Updated

The Texas Rangers came back and stunned the Los Angeles Angels of Anaheim for the second straight night.

Leonys Martin's three-run homer in the 10th inning capped Texas' 14-11 victory and handed the Angels a fifth straight loss, the last two coming in heartbreaking fashion.

"He's shown that he can do that. He's hit some doubles down that left field line," Rangers manager Ron Washington said. "But the most important thing is he got a pitch up in the zone and he stayed on it."

Geovany Soto hit the game-winning homer on Monday and smacked a big three-run blast in the eighth inning Tuesday to start the comeback. Adrian Beltre singled in a run in the ninth off Ernesto Frieri, who suffered a second consecutive blown save.

"This is the most frustrating moment of my career. I never went through this. I don't know what to do," Frieri said. "We're very frustrated."

Beltre went 3-for-5 with a pair of RBI for the Rangers, who won back-to-back games for the first time since taking three straight from July 7-9.

Josh Hamilton drove in four runs, Mike Trout went 4-for-4 with two walks, three runs scored and an RBI and Mark Trumbo and Collin Cowgill each homered in the loss.

The wild back-and-forth tilt featured 35 combined hits and saw the Angels take a seemingly comfortable 11-7 lead in the eighth, which was extended due to a failed rundown attempt.

Kole Calhoun scored on the mishap after opening the frame with a double, and the Angels later loaded the bases for Howie Kendrick, who came through with a two-out, two-run single -- the 1,000th hit of his career -- to right field.

Hamilton plated Trout with a base hit, but the Rangers began another rally thanks to Soto hammering a Dane De La Rosa offering into the left-field seats, cutting Texas' deficit to one,

Frieri issued a two-out walk to Ian Kinsler, who stole second and scored when Beltre's ground ball got under the glove of Tommy Field. Field was playing third base because the Angels took out starting third baseman Alberto Callaspo in the fifth inning after trading him to the Oakland Athletics.
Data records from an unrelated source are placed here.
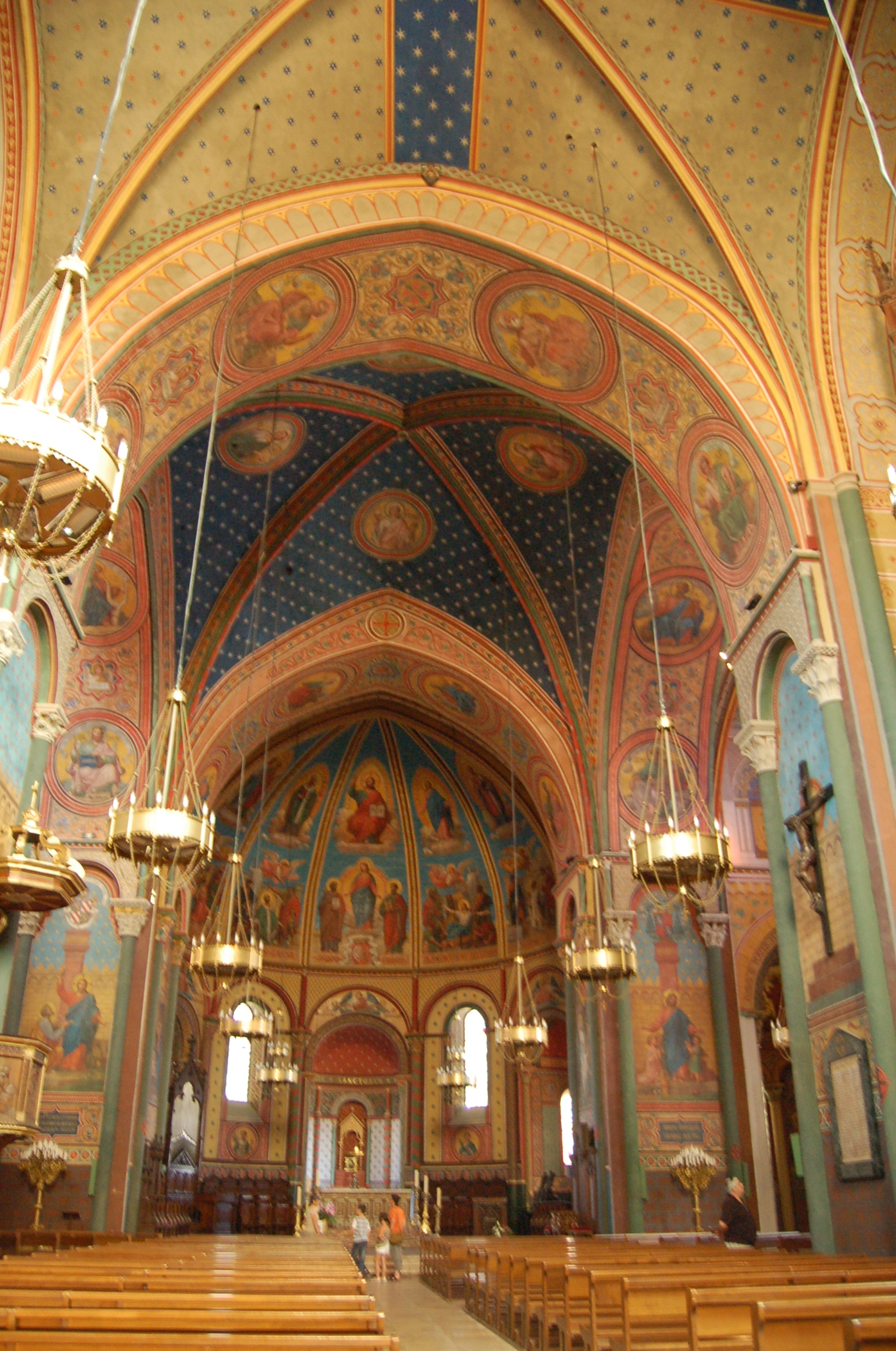 Intérieur de la Cathédrale Saint-Caprais d'Agen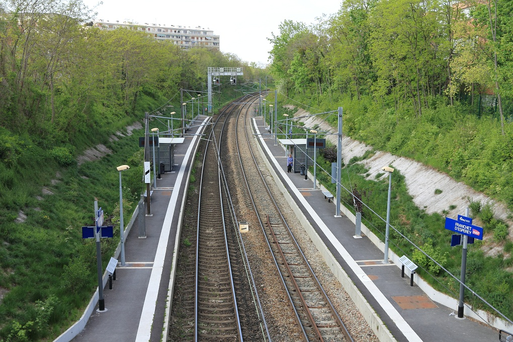 Vue des voies en direction de Reims en gare de Franchet d'Esperey en avril 2011, Champagne-Ardenne, France.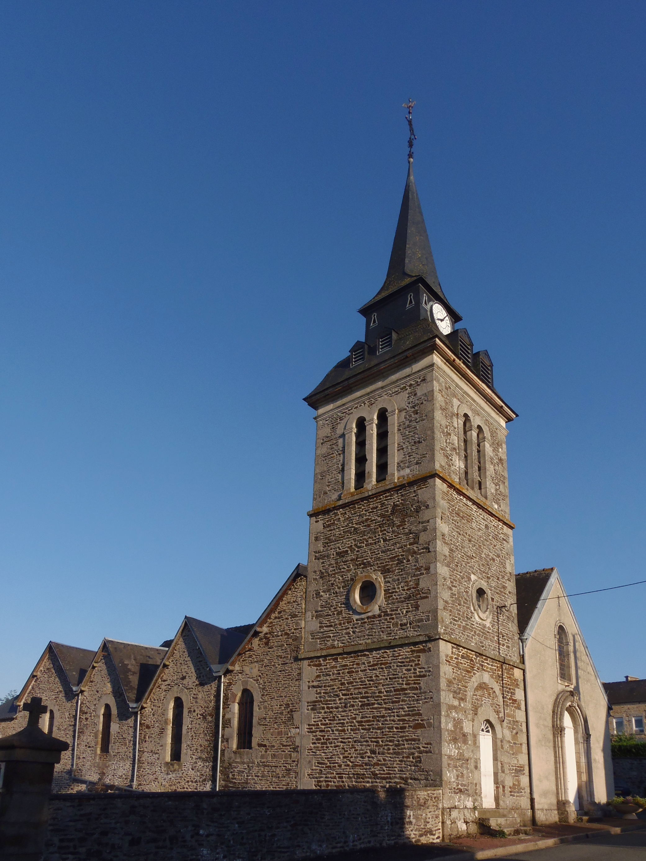 Couptrain (Pays de la Loire, France). L'église Notre-Dame-de-l'Assomption.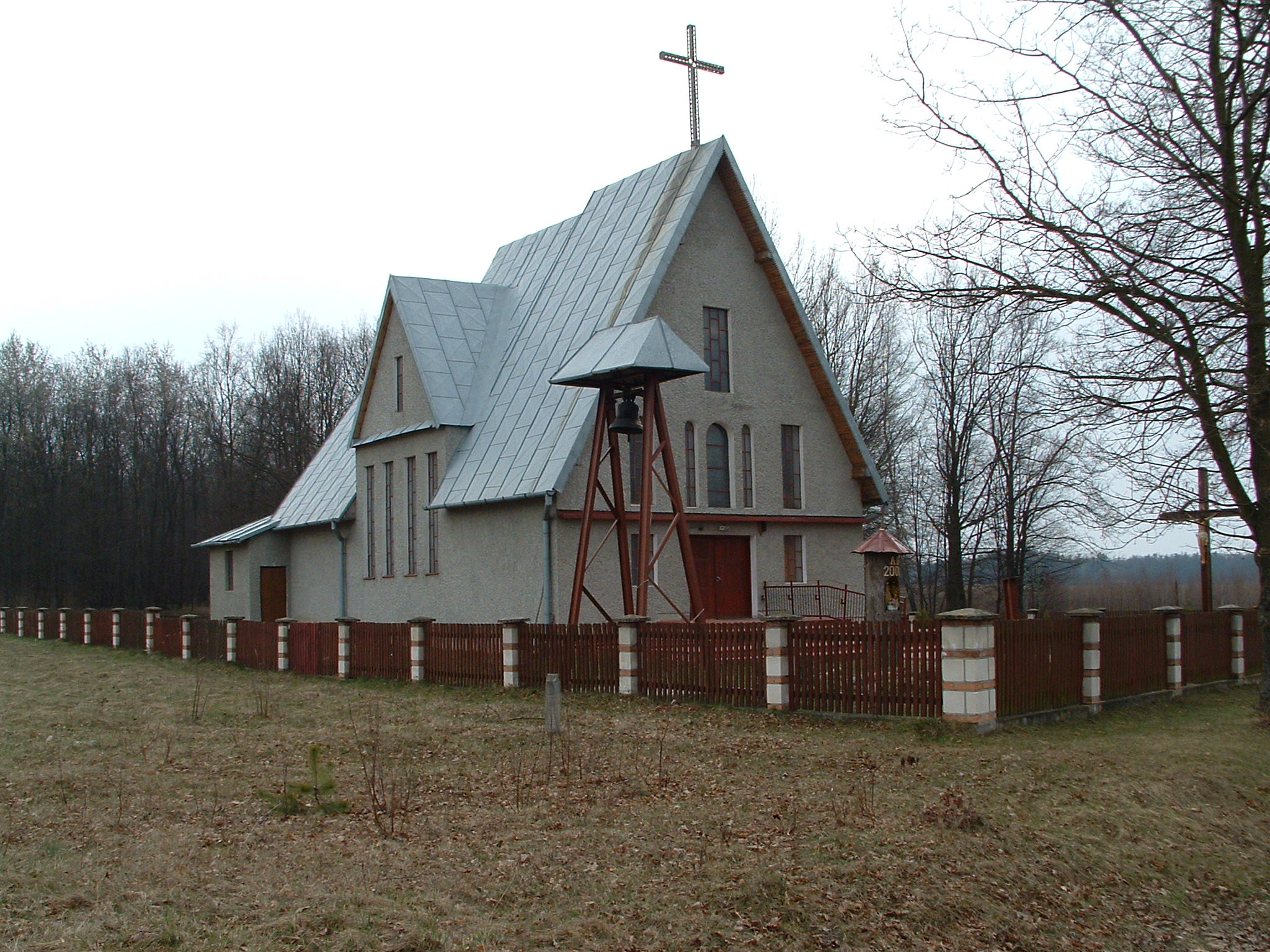 Kościół w Wólce Horynieckiej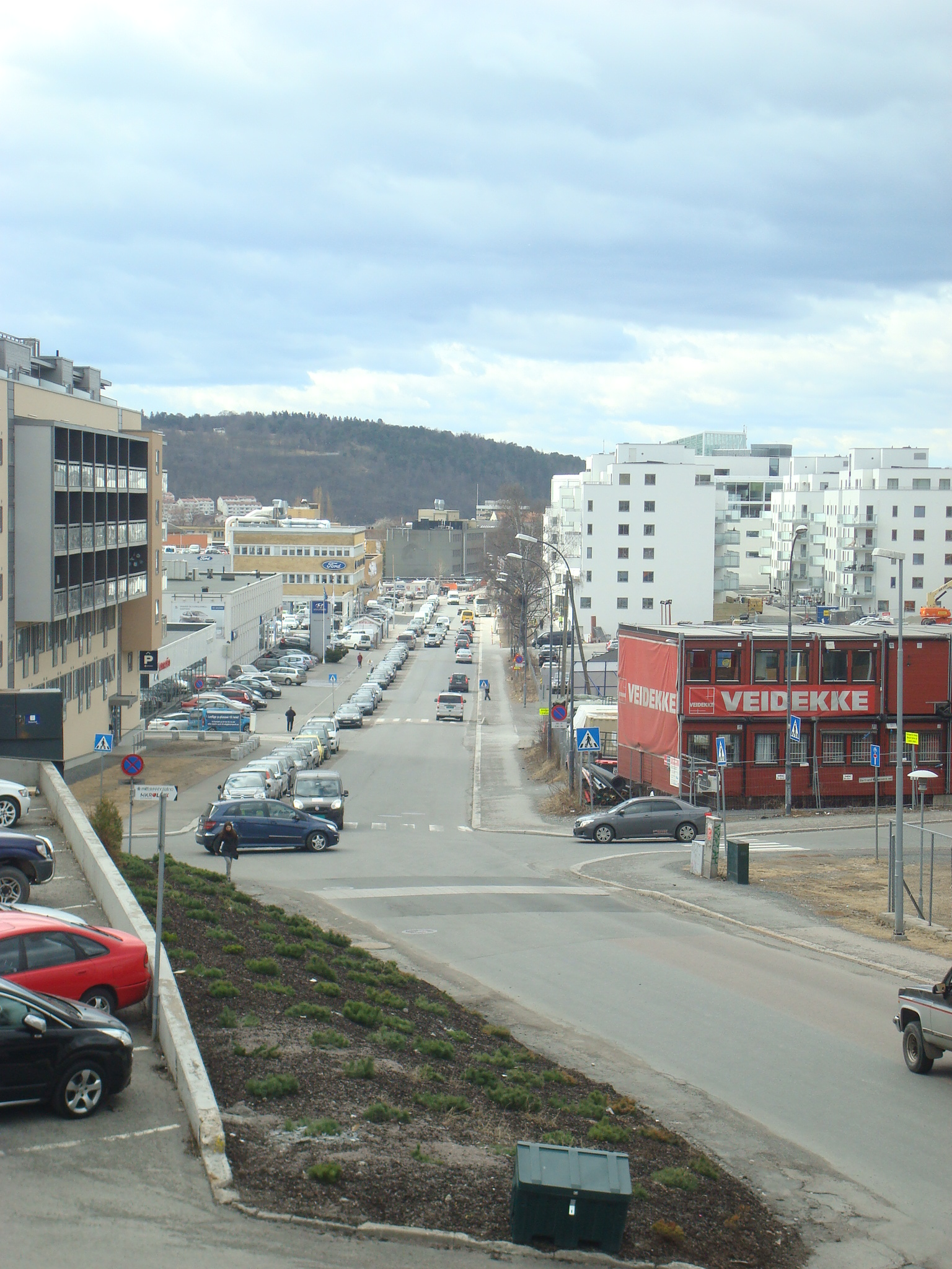 Gladengveien, sett nedover mot Ensjøveien.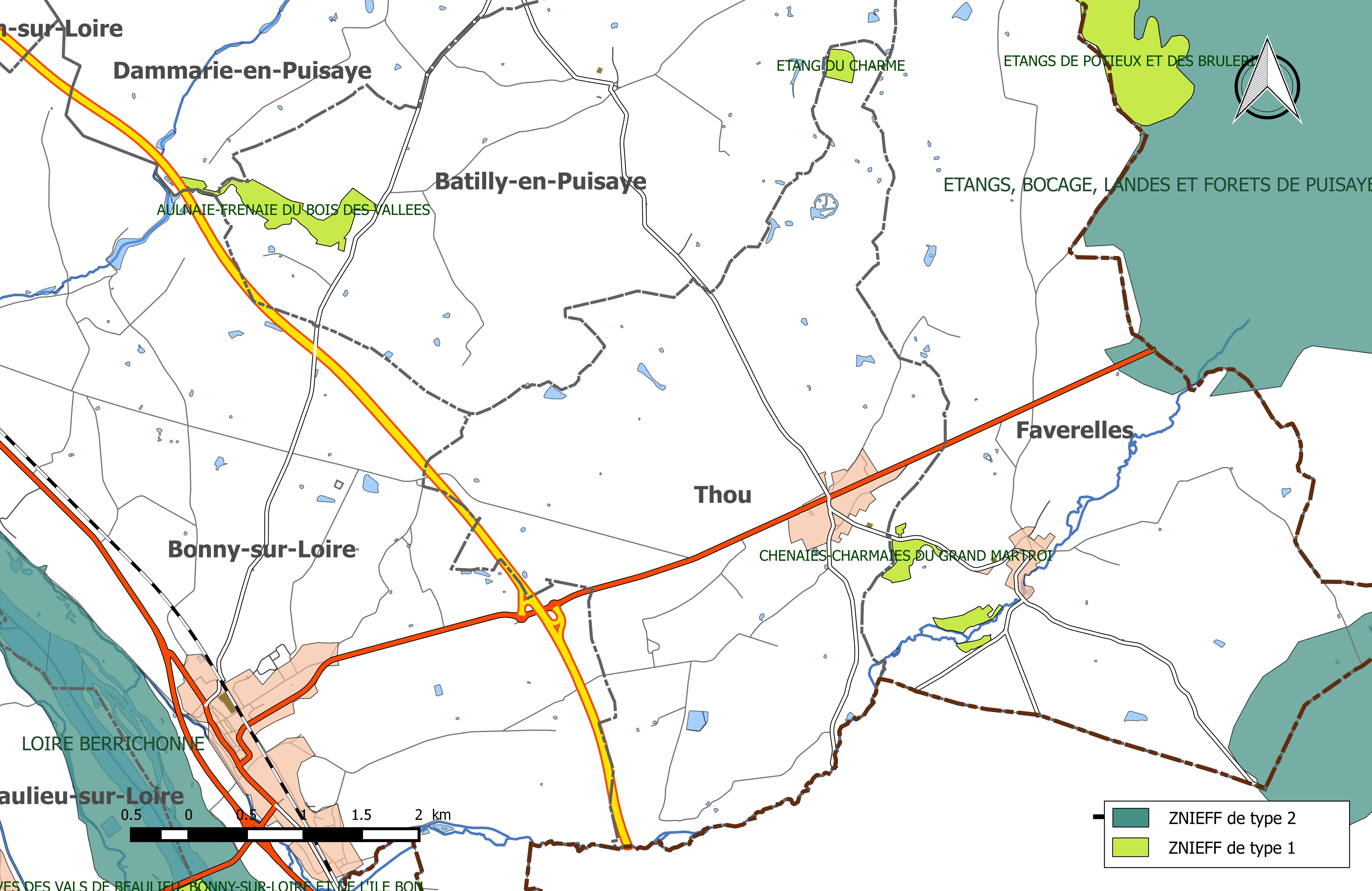 Carte des Zones naturelles d'intérêt écologique faunistique et Floristique (ZNIEFF) de la commune de Thou (Loiret).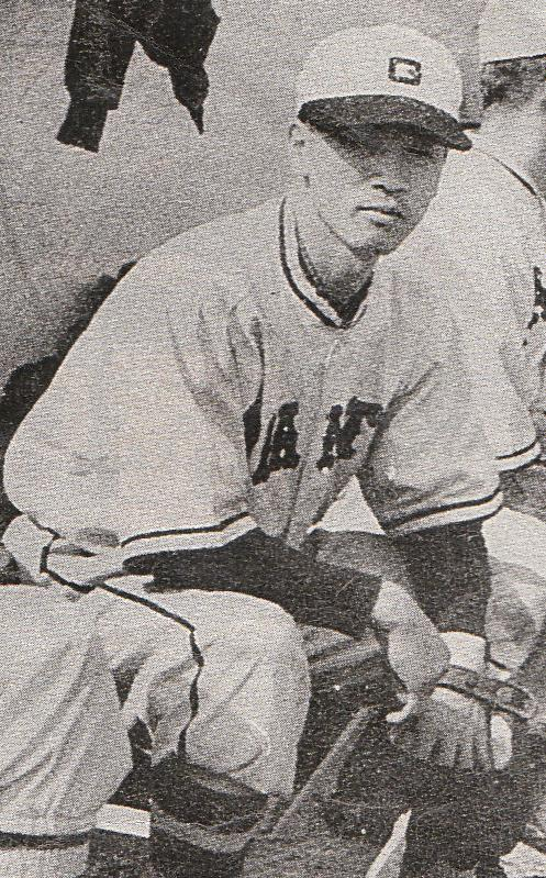 日本のプロ野球選手、三原修（三原脩）（1936年当時）。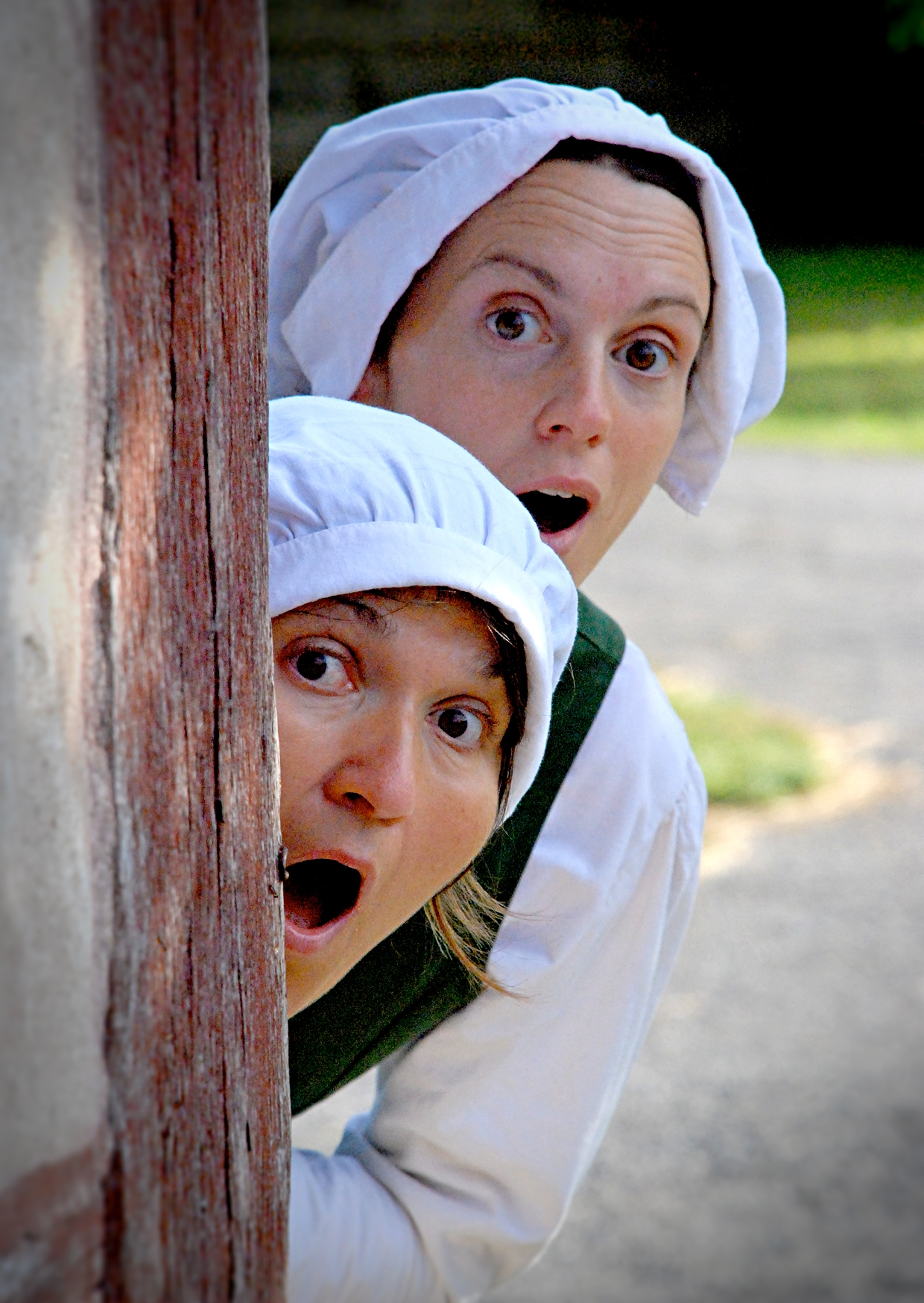 Freilandtheater Käthe und Helene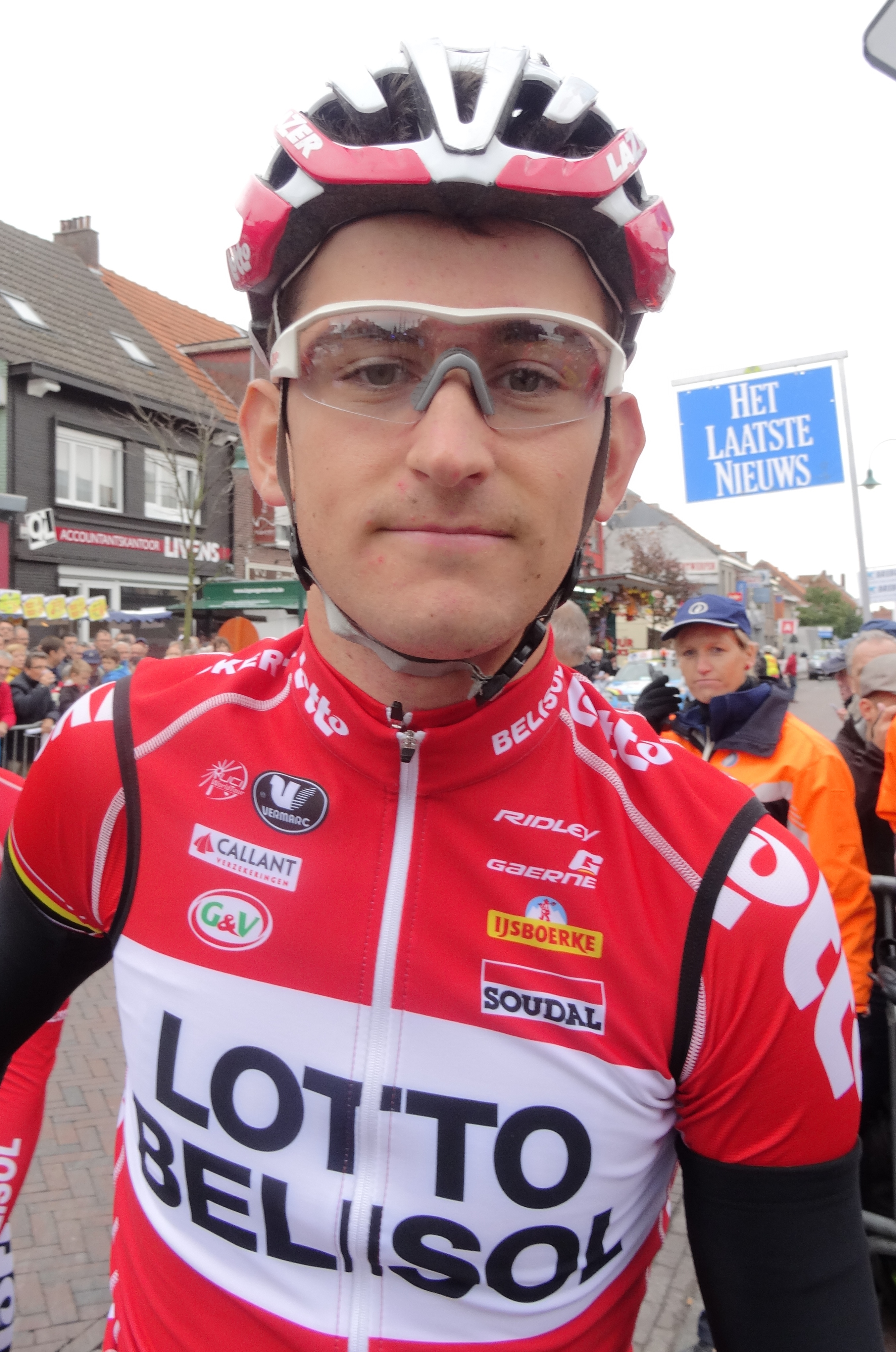 Reportage photographique réalisé le mardi 14 octobre à l'occasion du départ et de l'arrivée du Prix national de clôture 2014 à Putte (Woensdrecht, Pays-Bas) et Putte-Kapellen (Kapellen, Belgique).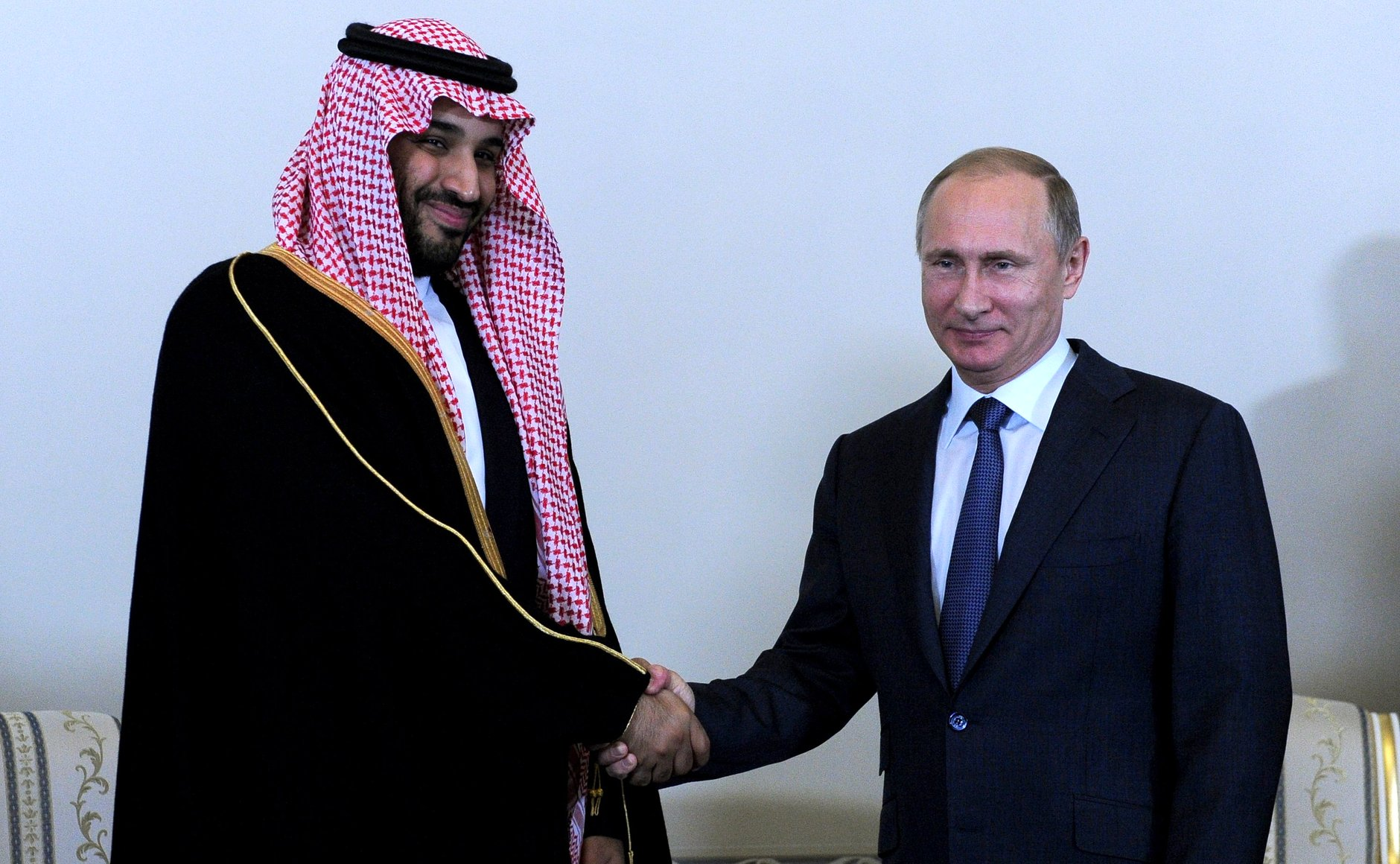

Joe Nathan (2-1) stranded a pair in the 10th and earned the win after Daniel Stange (0-1) walked the first two batters in the 10th and served up Martin's game-winning homer down the left-field line.

Neither starter factored in the four-hour, 46-minute affair. C.J. Wilson, who was 7-1 with a 1.96 ERA over his previous eight starts, was shelled for six runs on 11 hits and two walks in four innings for the Angels, while Derek Holland yielded four runs on eight hits and a pair of walks over six frames.

Trumbo pounded a two-run shot to straightaway center for his 23rd homer of the year in the first inning, and the Rangers scraped across a pair in the bottom half when Kinsler blooped an RBI single in front of J.B. Shuck in left and scored when Nelson Cruz laced a base hit up the middle with two away.

Trout drove in Erick Aybar with a single in the third frame only to have Texas answer again in its half. A single, double and walk loaded the bases, and a wild pitch allowed Cruz to score. Craig Gentry followed with a two-out hit off the glove of Kendrick to bring in Jeff Baker and Soto, and the Rangers suddenly led 5-3.

Kinsler tripled into the left-field corner leading off the fourth and came home on Beltre's single to make it a three-run game.

Cowgill took Holland deep to left field leading off the fifth for his first home run in an Angels uniform, and the Angels regained the lead, 7-6, in the seventh when Hamilton stepped up with the bases loaded -- thanks to a single from Trout and a pair of two-out walks --- and stroked a double to center to clear the bags.

Game Notes

Trout has reached base in 10 straight plate appearances. He leads the AL with 42 multi-hit games ... Cruz left the game with a bruised left quad ... The Angels had been 41-2 when leading after eight innings entering the series ... Angels manager Mike Scioscia was ejected by first base umpire Jerry Layne after Soto was called safe on a close play at first base in the second inning.